Record rec = new Record(database, 9000000221);
foreach (string caveatName 
    in rec.Security.Split(new string[] { ", " }, StringSplitOptions.RemoveEmptyEntries))
{
    var caveat = database.FindTrimObjectByName(BaseObjectTypes.SecurityCaveat, caveatName) as SecurityCaveat;
    if (caveat != null)
    {
        Console.WriteLine(caveat.Name);
    }
}

Or better still (depending on how many caveats there are) we could loop through all caveats and find the ones we want.

Record rec = new Record(database, 9000000221);
TrimMainObjectSearch caveatSearch = new TrimMainObjectSearch(database, BaseObjectTypes.SecurityCaveat);
caveatSearch.SelectAll();
foreach (SecurityCaveat caveat in caveatSearch)
{
    if (rec.SecurityProfile.IsCaveatOn(caveat))
    {
        Console.WriteLine(caveat.Name);
    }
}

Offline Records

Spending most of my life in the server side world of web services I rarely pay much attention to offline records in HPRM, other people obviously do given that twice in the past week I have been asked questions about searching for them.

Firstly, it will not work from a web service, offline records require access to the user's local machine.

Now, how do I search from the SDK? Just as I would search for any other object type it turns out.

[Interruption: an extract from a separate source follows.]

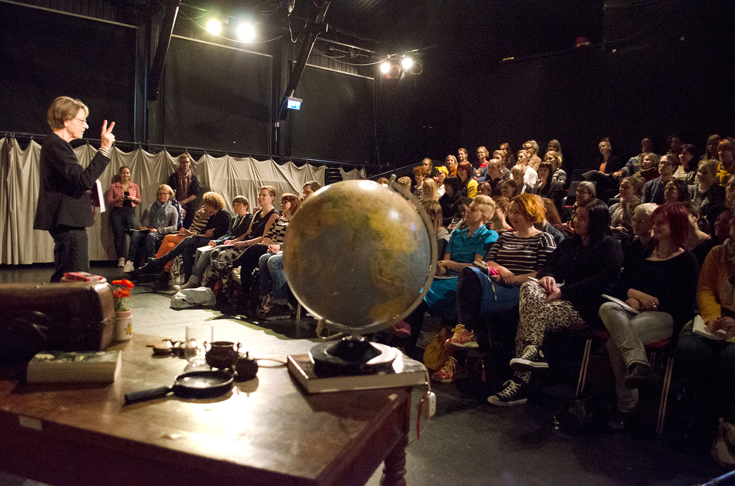 Gudrun Schyman på Homeparty berättar om varför feminismen är så viktig i det politiska landskapet.

TrimMainObjectSearch search 
   = new TrimMainObjectSearch(database, BaseObjectTypes.OfflineRecord);
search.SetSearchString("status:Draft");

foreach (OfflineRecord offlineRec in search)
{
   Console.WriteLine(offlineRec.Title);
}

Delete all Records

The setup

Had a support call escalated to me a few days ago, customer wanted a method to delete all records.  Sounds interesting I thought, maybe a bit of an edge case, so I suggested they do this:

TrimMainObjectSearch search 
    = new TrimMainObjectSearch(database, BaseObjectTypes.Record);
search.SelectAll();

foreach (Record record in search)
{
    record.Delete()
}

Push back

Of course the customer pushed back, they wanted a more efficient way to delete all records.  I happened to mention this in our daily team meeting only to be informed by a colleague that we do have a 'delete all' function, in fact two.

TrimMainObjectSearch search 
    = new TrimMainObjectSearch(database, BaseObjectTypes.Record);
Record.BulkDeleteAndDeleteContents(search, true);

TrimMainObjectSearch search 
    = new TrimMainObjectSearch(database, BaseObjectTypes.Record);
Record.BulkDeleteAndUnlinkContents(search, new Location(database, 123), true);

These functions are more efficient than my foreach loop given that they bypass all the object cache logic. Seems I learn something new every day!

Example

This code will delete all records that or not container type records.  It will only delete records if there are no problems with doing so, things that might prevent records being deleted include:

  • one or more matching records being under legal hold,
  • one or more matching records having a client relationship with a record not being deleted.
TrimMainObjectSearch search 
    = new TrimMainObjectSearch(database, BaseObjectTypes.Record);
search.SetSearchString("not type:[behaviour:Folder,Series,Box,PaperFolder]");

Record.BulkDeleteAndUnlinkContents(search, database.CurrentUser, false);

Warning

I don't need to say this but don't just copy and paste the code above, make sure you test your search to ensure you only delete what you want to delete.  Take a backup first of course.

Rationale

So what was the customer trying to achieve?  Turns out the customer was HP and we had been testing HPRM datasets for the new companies.  When the split actually happens they want to clean out all test data, leaving containers only, and start again with production data.